Each final defeat was like a dagger through the heart – to him, and to us.
So when he was finally about to cross the finish line, nobody wanted to miss it. Jimmy had battled back from 16-14 and 17-16 down to hold a 37-24 lead in the final, deciding frame with the balls well placed. This was it. This. Was. It.
As he stood over an easy black into the bottom left corner, you never thought for a second he would miss. But everything about Jimmy defied logic; it was both his best asset and his greatest weakness.
The ball didn’t even rattle the jaws of the pocket – it missed by miles. The partisan crowd let out a dejected groan. In our living room, heads were in hands. Not just because Jimmy had missed, but because you knew there was no mission he was getting back to the table.
When Stephen Hendry got up off his seat, so did my da. Goodnight Vienna. See you in the morning. Inside 20 minutes Hendry was standing with the trophy again while Jimmy was standing sucking on a B&H. Again.
That was his last appearance to a world final.
Stephen Hendry is the first sportsman I recall taking an active dislike to for this reason. Many have joined the list in the years between, but this was the kind of irrational animus only a 13-year-old male is capable of.
Hendry was methodical, robotic almost. He did nothing in a hurry. You could tell he spent most of his waking hours in the basement of his castle in the Scottish highlands making century break after century break.
One of the other men to beat Jimmy in a World final, Steve Davis, was cut from the same baize.
And, like Davis, Hendry hadn’t a hint of rock n’roll about him.

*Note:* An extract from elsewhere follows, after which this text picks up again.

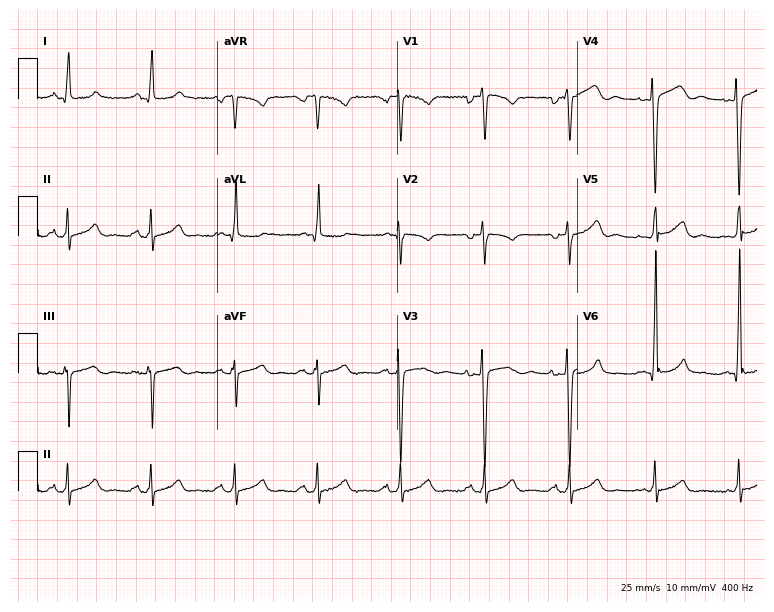
12-lead ECG from a female, 36 years old. Recorded interpretation: within normal limits.

He sipped water instead of beer. He didn’t play any banana shots that brought you off your seat. He didn’t even smoke (what a loser).
At a time when Oasis were swaggering to the top of the charts, Stephen Hendry was Travis.
Yet Hendry was unstoppable. Give him half a chance and you were buried. As a result, his opponents played with fear, knowing that any mistake would be punished mercilessly.
Jimmy White may have suffered a lapse in concentration as he sized up that black ball, but he also missed it because he knew what would happen if he did.
Achieving that level of control over your opponents is perhaps the most powerful tool a sportsman or team can possess. Tyrone are certainly not Jimmy White (everybody loved Jimmy after all), but Dublin have cultivated a similar aura to his great nemesis.
Four of the last five All-Ireland titles. Winners of the National League in five of the last six years. The only conversation in Leinster is who will earn the right to finish runners-up, and whether they can get within 10 points of the Dubs doing it.
Jim Gavin’s pursuit of perfection is in full swing – and it was a bit of rock n’roll from another Jimmy that proved the turning point in its evolution.
Donegal were 7/1 rank outsiders when Jim McGuinness brought them to Croke Park for their 2014 semi-final against the defending All-Ireland champions.
In front of a full house on a glorious day, Dublin lost control. After a blinding start when they shot the lights out with some outrageous scores, the well ran dry and Donegal sucker-punched them in the most spectacular fashion imaginable.
It was a Eureka moment for Gavin, and they have spent the last four years making sure it never happens again.
Tyrone are shorter odds than Donegal were, available at around 11/2, yet their chances of victory appear even more unlikely because of what transpired against the men from Tir Chonaill that day.
Dublin won’t try to shoot out the lights on Sunday. There are no banana shots off three cushions with this lot. No missed blacks with the finishing line in sight.
Risk has been all but eliminated for the boys in blue, whereas it is Tyrone’s only hope. That is a dangerous place to be.
Both camps can talk down the significance of last year’s one-sided semi-final all they like but, 12 months on, it remains a hugely significant factor. Before that, we wondered. After it, we knew.
There is a huge chasm to close, and sticking to what they have done all year won’t be anywhere near good enough for Tyrone. They know it but, more importantly, Dublin know it.
For them, control is king, And they are the unrivalled kings of control.